SSGA continues to study phytosanitary inspection issues

By Shane Frederick, SSGA Communications Manager

The Specialty Soya and Grains Alliance has been working for the several months on how to improve U.S.-based grain and oilseeds inspections, a continuing problem for rural processors and exporters of identity-preserved (IP) field crops.

The high costs and logistical issues associated with getting a phytosanitary certificate are seen as punitive, especially considering the inspections add no extra benefits to the shipment.

IP soya already exports above federal grain standards. Prior to any inspection, crops are already thoroughly segregated, sorted and cleaned. They’re shipped in closed, sealed containers – not to be opened until they reach buyers’ factories where they are made into tofu, soymilk and other food products.

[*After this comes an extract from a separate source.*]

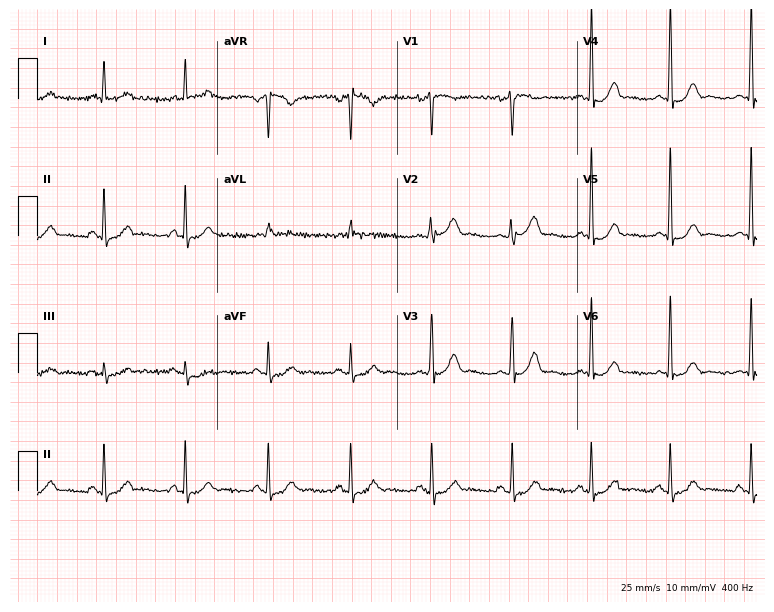
Electrocardiogram (7.3-second recording at 400 Hz), a man, 57 years old. Overall reading on record: normal ECG.

“These are the cleanest crops in the world,” SSGA Executive Director Eric Wenberg said, stressing that there are SSGA members who, in 20 years of loading crops for export overseas, have never had a phytosanitary finding. “Where’s the risk we’re mitigating? It seems as if we’re asking the least of us to pay the highest price.”

The everyday logistical issues IP exporters deal with – difficulties in finding containers, as well as blank or canceled sailings – make it difficult to schedule inspections for pests, disease and other areas of concern for countries importing field crops.

“We need a more flexible, easier system,” Wenberg said. “It’s not just a cost issue.”

Earlier this year, SSGA led the charge to get Japan to delay implementing a new phytosanitary requirement, working with the U.S. Department of Agriculture’s Animal Plant Health Inspection Service. SSGA continues to work with federal and state officials and regulators on this issue.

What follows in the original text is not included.